Unbiased RT-qPCR profiling of 754 miRNAs was compared in pooled urine samples from DKD patients (n = 20) and control subjects (n = 20). Candidate urinary miRNA biomarkers were then analysed by RT-qPCR in an independent cohort of 89 DKD patients, 62 diabetic patients without DKD and 41 controls. To locate the source of these miRNAs within the nephron, isolation of nephron regions from renal biopsy tissue by laser capture microdissection (LCM) was followed by RT-qPCR analysis of representative cell types.


Significantly increased miR-126, miR-155 and miR-29b were detected in pooled DKD patient urine samples compared to control samples. These results were confirmed in our independent patient cohort: miR-126 (2.8-fold increase; p<0.0001), miR-155 (1.8-fold; p<0.001) and miR-29b (4.6-fold; p = 0.024). Combined receiver operating characteristic curve analysis for these miRNAs resulted in an area under the curve of 0.8. A relative quantification threshold equivalent to 80% sensitivity for each miRNA gave a positive signal for 48% of DKD patients compared to 3.6% of diabetic patients without DKD. LCM detected miR-155 in glomeruli, proximal and distal tubules, while miR-126 and miR-29b were most abundant in glomerular extracts. MiR-126 and miR-29b were enriched in glomerular endothelial cells (GEnCs) compared to podocytes, proximal tubular epithelial cells and fibroblasts. Significantly increased miR-126 and miR-29b were detected in GEnC conditioned medium in response to tumour necrosis factor-alpha and transforming growth factor-beta 1, respectively.
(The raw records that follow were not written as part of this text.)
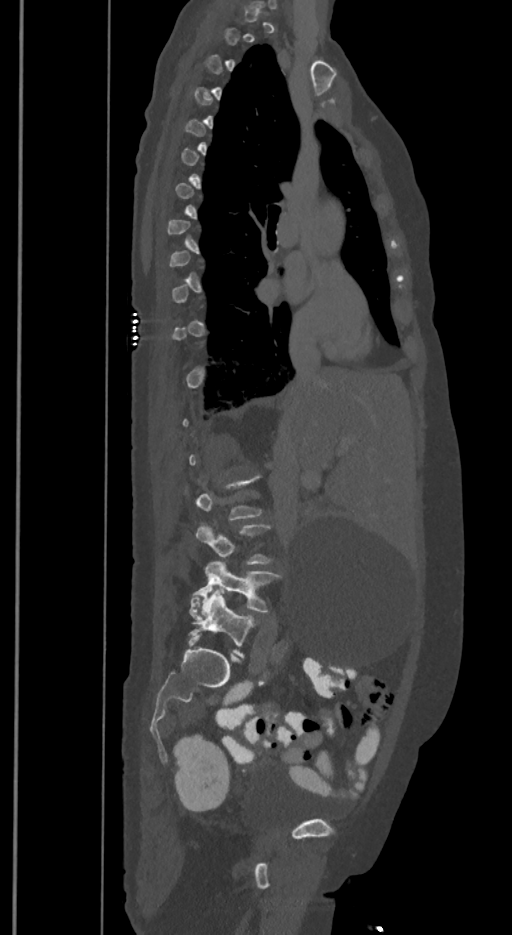 CT. sagittal reformat. 512x935 px
In the table, x1 and y1 are a box's top-left corner and x2 and y2 its bottom-right corner, in pixels.
Each vertebra is boxed only on the slices from the first to the last where its cross-section reaches a third of its largest, so a slice outside that range leaves it unboxed.
These labels give the spine a sixth lumbar vertebra, L6, below L5.
| vertebra | x1 | y1 | x2 | y2 |
|---|---|---|---|---|
| L6 | 189 | 589 | 256 | 657 |
| L5 | 192 | 561 | 281 | 614 |
| L4 | 196 | 523 | 272 | 564 |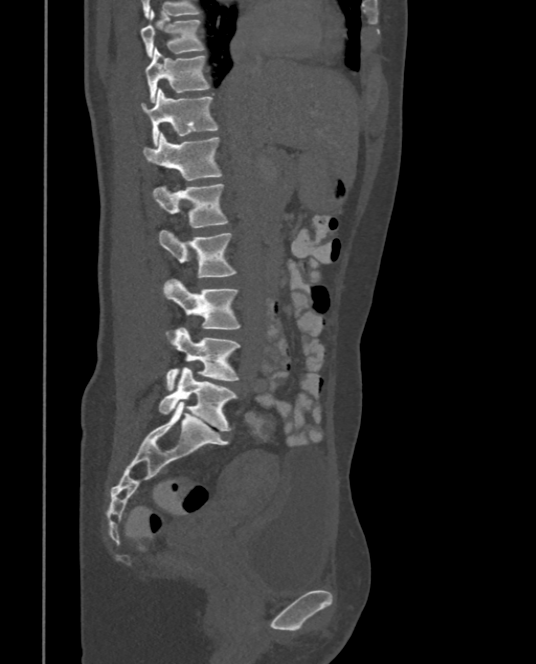
CT spine; sagittal view; bone-window reconstruction
<vertebrae><v name="T9" x1="141" y1="10" x2="204" y2="57"/><v name="T10" x1="145" y1="47" x2="210" y2="102"/><v name="T11" x1="142" y1="88" x2="219" y2="145"/><v name="T12" x1="142" y1="133" x2="223" y2="180"/><v name="L1" x1="153" y1="184" x2="229" y2="227"/><v name="L2" x1="158" y1="230" x2="235" y2="277"/><v name="L3" x1="164" y1="278" x2="241" y2="333"/><v name="L4" x1="165" y1="327" x2="241" y2="390"/><v name="L5" x1="158" y1="367" x2="238" y2="430"/></vertebrae>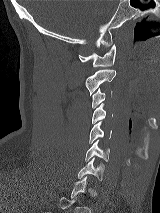

Spine CT · sagittal view · W/L 1800/400 HU
Boxes: x1:y1:x2:y2 in pixels.
A vertebra is boxed only from the first to the last slice where its cross-section is at least a third of its largest; slices outside that range leave it without a box.
Vertebra bounding boxes:
- C1: 78:44:116:66
- C2: 86:69:116:95
- C3: 91:88:112:108
- C4: 92:103:112:123
- C5: 89:121:111:143
- C6: 85:140:109:161
- C7: 77:158:104:181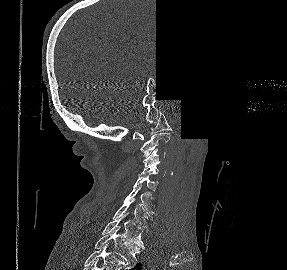 Spine CT; the image spans 287 mm across; sagittal view; an area of the scan was removed and filled with constant pixels
<vertebrae><v name="T2" x1="94" y1="226" x2="140" y2="265"/><v name="T1" x1="102" y1="212" x2="145" y2="248"/><v name="C7" x1="112" y1="197" x2="149" y2="227"/><v name="C6" x1="124" y1="184" x2="156" y2="215"/><v name="C5" x1="133" y1="175" x2="158" y2="192"/><v name="C4" x1="138" y1="163" x2="167" y2="176"/><v name="C3" x1="143" y1="149" x2="165" y2="167"/><v name="C2" x1="140" y1="133" x2="170" y2="156"/><v name="C1" x1="133" y1="111" x2="173" y2="139"/></vertebrae>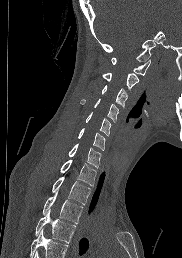 Computed tomography of the spine; sagittal view; bone-window reconstruction; 182x258 px
Box values are [left, top, right, bottom] in pixels.
No box is given to a vertebra that the bottom edge of the scan cuts off.
{"vertebrae":{"T4":[35,209,75,242],"T3":[42,191,82,223],"T2":[52,176,90,204],"T1":[60,159,96,186],"C7":[68,143,101,168],"C6":[77,128,105,150],"C5":[85,112,111,135],"C4":[80,98,119,121],"C3":[101,85,128,107],"C2":[102,73,138,93],"C1":[111,57,150,75]}}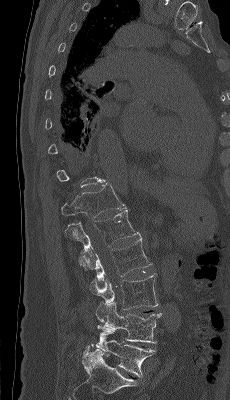
CT spine — sagittal view — W/L 1800/400 HU — the image spans 230 mm across
Not every vertebra on this slice has a box: a vertebra is boxed only from the first to the last slice where its cross-section is at least a third of its largest, and this slice is outside that range for at least one of them.
<vertebrae><v name="T12" x1="61" y1="183" x2="126" y2="219"/><v name="L1" x1="65" y1="209" x2="140" y2="269"/><v name="L2" x1="79" y1="236" x2="152" y2="282"/><v name="L3" x1="89" y1="273" x2="158" y2="309"/><v name="L4" x1="95" y1="302" x2="161" y2="343"/><v name="L5" x1="91" y1="328" x2="155" y2="377"/></vertebrae>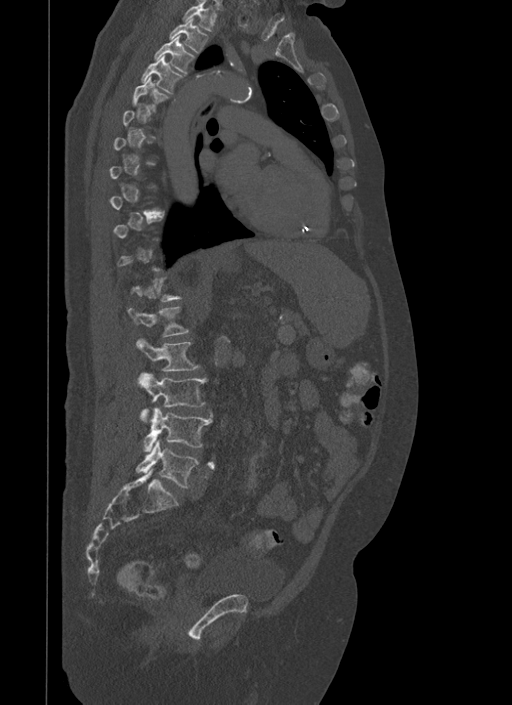

Spine computed tomography — sagittal view — the image spans 500 mm across — 512x705 px
Box values are [left, top, right, bottom] in pixels.
A vertebra gets a box only on the slices from the first to the last where its cross-section is at least a third of its largest; on a slice outside that range it gets none.
{"vertebrae":{"T1":[182,1,216,31],"T2":[169,17,207,52],"T3":[155,35,194,75],"T4":[142,54,182,93],"T5":[132,76,168,111],"L1":[127,307,189,336],"L2":[137,339,199,371],"L3":[137,373,207,421],"L4":[144,408,212,452],"L5":[137,440,199,487]}}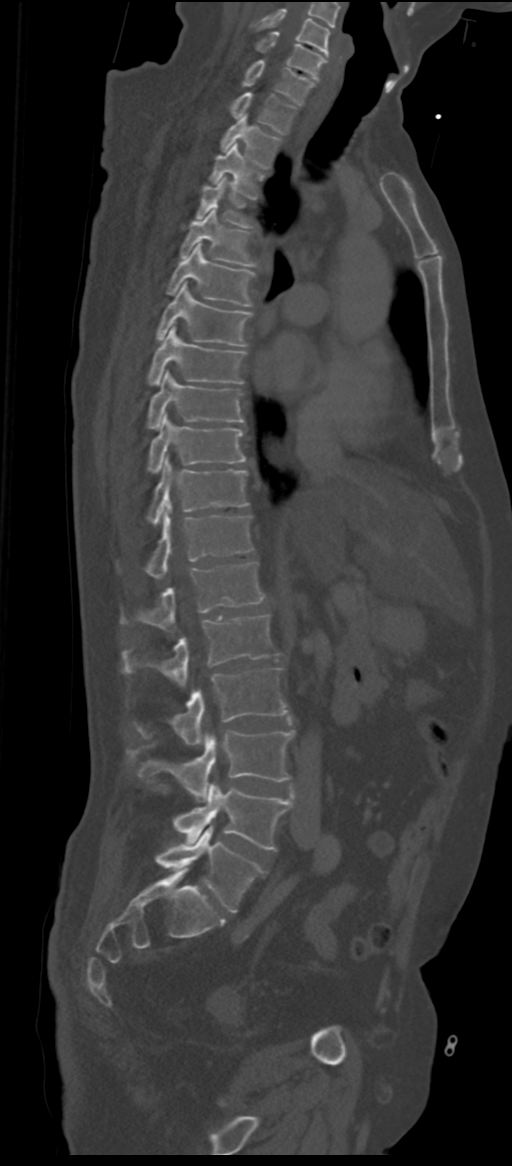
Computed tomography of the spine — sagittal view — W/L 1800/400 HU — 512x1166 px

Boxes are (x1, y1, x2, y2) in pixels.
In these labels the spine has an L6, a sixth lumbar vertebra below L5.
C5: (254, 9, 329, 55)
C6: (256, 32, 325, 80)
C7: (242, 60, 314, 105)
T1: (231, 93, 296, 134)
T2: (221, 116, 279, 167)
T3: (209, 144, 263, 197)
T4: (196, 177, 251, 228)
T5: (180, 206, 256, 266)
T6: (167, 242, 255, 306)
T7: (157, 282, 251, 345)
T8: (148, 326, 246, 385)
T9: (148, 371, 245, 429)
T10: (148, 414, 245, 472)
T11: (147, 457, 248, 525)
T12: (145, 503, 253, 577)
L1: (121, 562, 264, 628)
L2: (122, 615, 279, 686)
L3: (137, 667, 287, 745)
L4: (127, 730, 294, 801)
L5: (173, 784, 292, 849)
L6: (155, 825, 266, 912)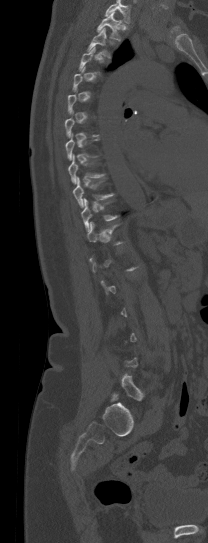
Computed tomography of the spine · sagittal view · image 208 mm wide. Boxes: x1:y1:x2:y2 in pixels.
A vertebra gets a box only on the slices from the first to the last where its cross-section is at least a third of its largest; on a slice outside that range it gets none.
Where the top of the scan cuts through a vertebra, that vertebra gets no label or box.
T1: 97:12:121:41
T2: 86:27:110:58
T9: 73:177:114:207
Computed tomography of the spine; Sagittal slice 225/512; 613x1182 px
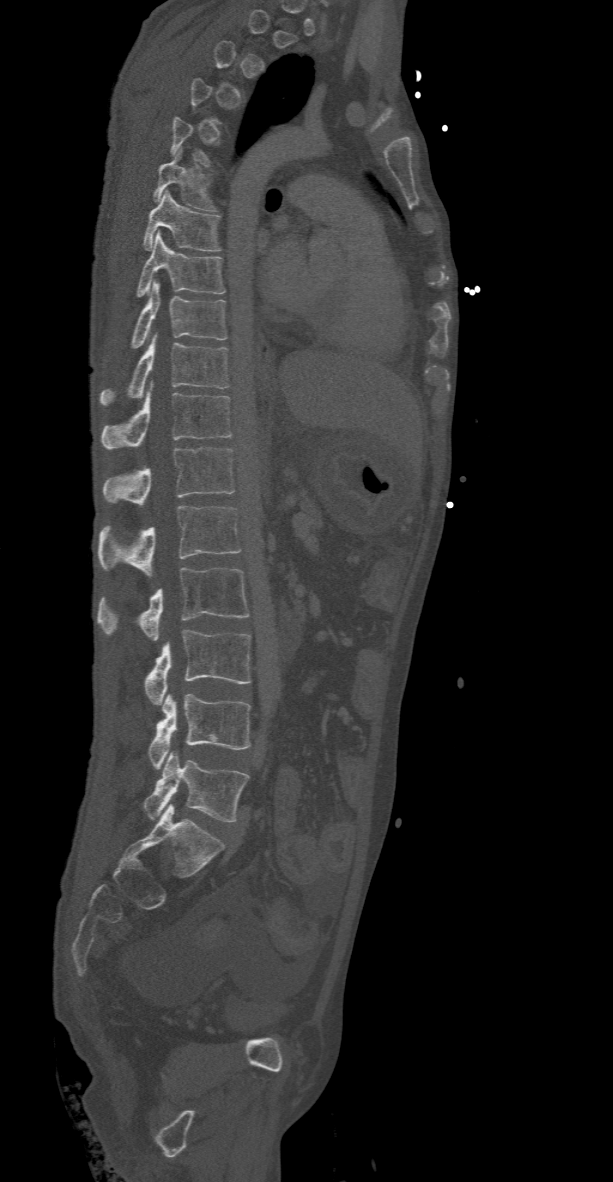

A vertebra is boxed only from the first to the last slice where its cross-section is at least a third of its largest; slices outside that range leave it without a box.
<vertebrae><v name="T6" x1="153" y1="147" x2="217" y2="211"/><v name="T7" x1="143" y1="191" x2="221" y2="251"/><v name="T8" x1="134" y1="231" x2="225" y2="296"/><v name="T9" x1="107" y1="281" x2="227" y2="361"/><v name="T10" x1="99" y1="336" x2="229" y2="405"/><v name="T11" x1="99" y1="391" x2="233" y2="448"/><v name="T12" x1="103" y1="447" x2="235" y2="506"/><v name="L1" x1="98" y1="506" x2="241" y2="576"/><v name="L2" x1="96" y1="567" x2="248" y2="640"/><v name="L3" x1="143" y1="631" x2="251" y2="705"/><v name="L4" x1="149" y1="694" x2="251" y2="768"/><v name="L5" x1="143" y1="752" x2="248" y2="821"/></vertebrae>

We have identified a urinary miRNA signature of increased miR-126, miR-155 and miR-29b detection that is associated with DKD, these miRNAs are therefore promising DKD biomarkers. MiR-126 and miR-29b were enriched in GEnCs and released from these cells in response to DKD-related cytokines, the pathological significance of this finding merits further evaluation.